--- Data listing Enclosed Below ---
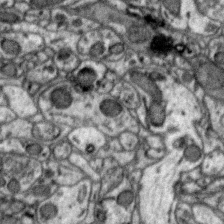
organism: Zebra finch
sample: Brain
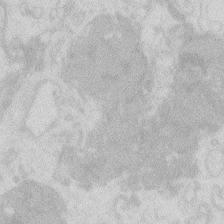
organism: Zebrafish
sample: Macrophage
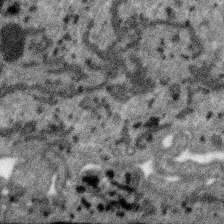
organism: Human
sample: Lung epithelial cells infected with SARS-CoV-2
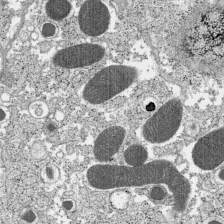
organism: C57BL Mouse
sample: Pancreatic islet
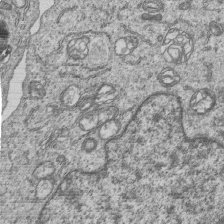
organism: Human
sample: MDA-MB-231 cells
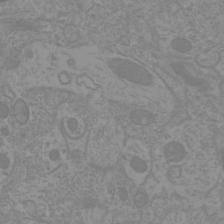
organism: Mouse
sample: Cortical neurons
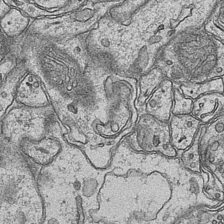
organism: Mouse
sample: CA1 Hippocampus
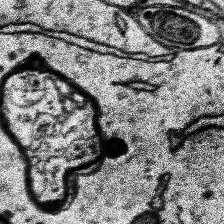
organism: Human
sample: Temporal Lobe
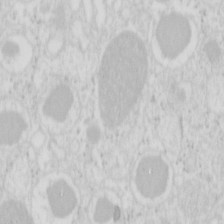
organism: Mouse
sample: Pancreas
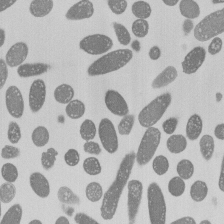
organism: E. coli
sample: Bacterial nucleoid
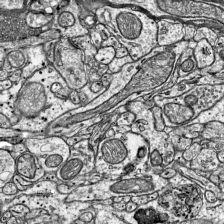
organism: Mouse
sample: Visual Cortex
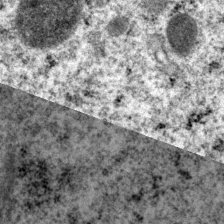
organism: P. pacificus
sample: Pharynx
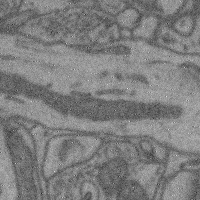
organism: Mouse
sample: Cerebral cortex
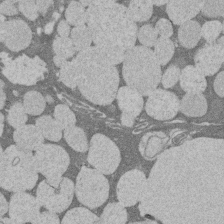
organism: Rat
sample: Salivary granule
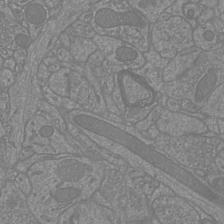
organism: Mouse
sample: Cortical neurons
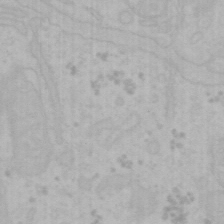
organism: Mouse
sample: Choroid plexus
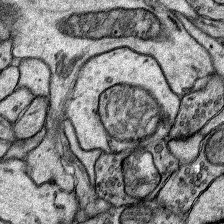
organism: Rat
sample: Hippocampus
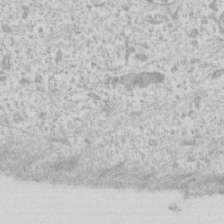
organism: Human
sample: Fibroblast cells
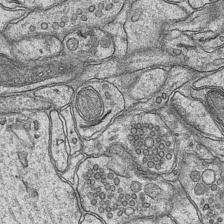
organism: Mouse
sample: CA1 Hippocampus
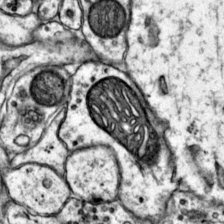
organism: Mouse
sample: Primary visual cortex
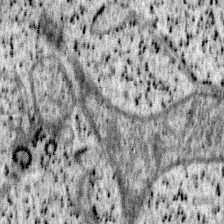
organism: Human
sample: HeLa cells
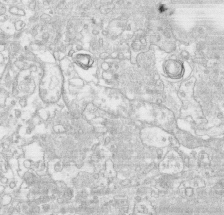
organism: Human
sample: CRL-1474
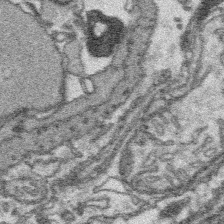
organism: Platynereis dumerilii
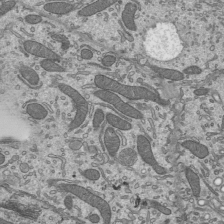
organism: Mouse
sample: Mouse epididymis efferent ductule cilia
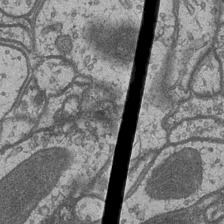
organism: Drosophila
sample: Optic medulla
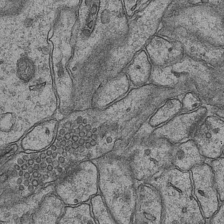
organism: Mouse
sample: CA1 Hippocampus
--- End of Enclosed Data listing ---
--- Data listing Enclosed Below ---
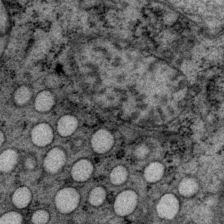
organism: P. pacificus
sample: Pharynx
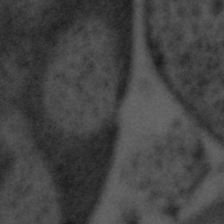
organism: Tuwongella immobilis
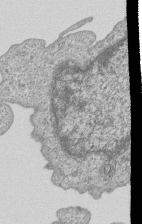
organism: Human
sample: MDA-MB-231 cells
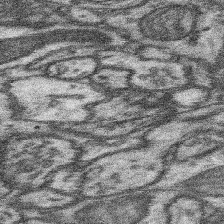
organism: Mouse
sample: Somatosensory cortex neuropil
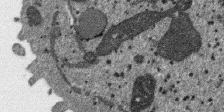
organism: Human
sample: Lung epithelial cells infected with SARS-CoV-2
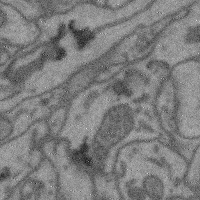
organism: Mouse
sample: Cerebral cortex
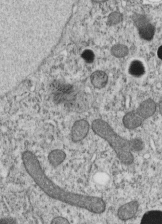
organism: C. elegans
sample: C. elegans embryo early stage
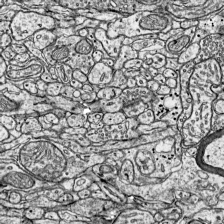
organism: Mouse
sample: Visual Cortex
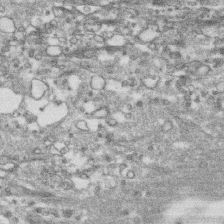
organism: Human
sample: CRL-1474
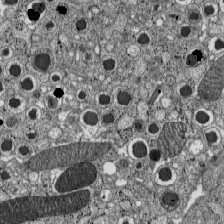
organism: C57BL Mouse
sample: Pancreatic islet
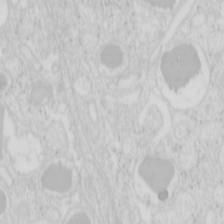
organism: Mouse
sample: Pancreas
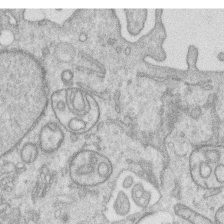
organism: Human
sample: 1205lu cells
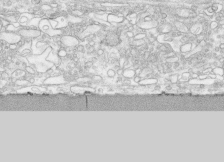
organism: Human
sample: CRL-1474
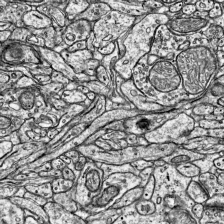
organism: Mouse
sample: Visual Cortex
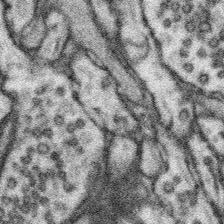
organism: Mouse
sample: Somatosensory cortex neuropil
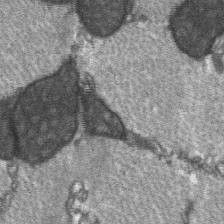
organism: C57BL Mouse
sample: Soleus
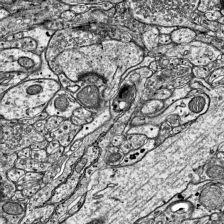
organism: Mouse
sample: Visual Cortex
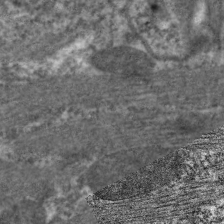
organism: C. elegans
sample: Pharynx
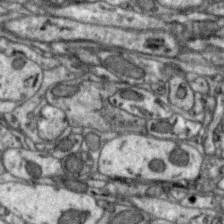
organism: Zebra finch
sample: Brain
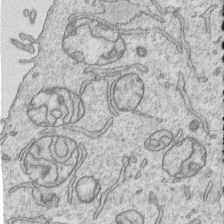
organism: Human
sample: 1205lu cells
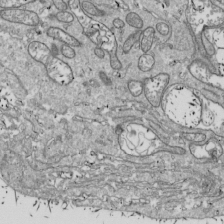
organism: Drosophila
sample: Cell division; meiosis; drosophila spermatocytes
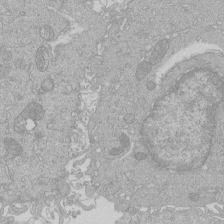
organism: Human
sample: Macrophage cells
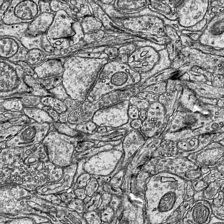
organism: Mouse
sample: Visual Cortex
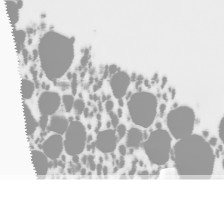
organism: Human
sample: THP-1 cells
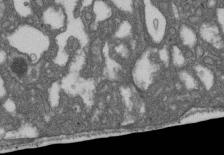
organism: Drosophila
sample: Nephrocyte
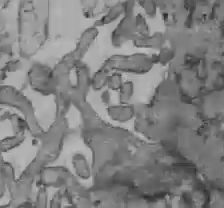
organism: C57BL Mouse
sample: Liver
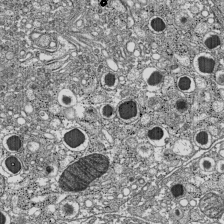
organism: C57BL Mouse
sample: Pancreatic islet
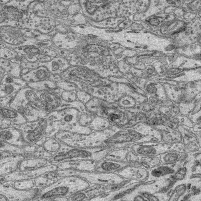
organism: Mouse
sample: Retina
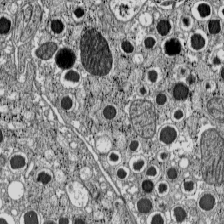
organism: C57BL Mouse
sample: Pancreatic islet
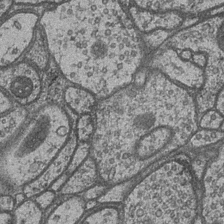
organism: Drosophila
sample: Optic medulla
--- End of Enclosed Data listing ---
→ **Task brief**
Search the data above and return each line in which "cells" occurs.

→ **Reply to the task**
sample: Lung epithelial cells infected with SARS-CoV-2
sample: MDA-MB-231 cells
sample: Fibroblast cells
sample: HeLa cells
sample: MDA-MB-231 cells
sample: Lung epithelial cells infected with SARS-CoV-2
sample: 1205lu cells
sample: 1205lu cells
sample: Macrophage cells
sample: THP-1 cells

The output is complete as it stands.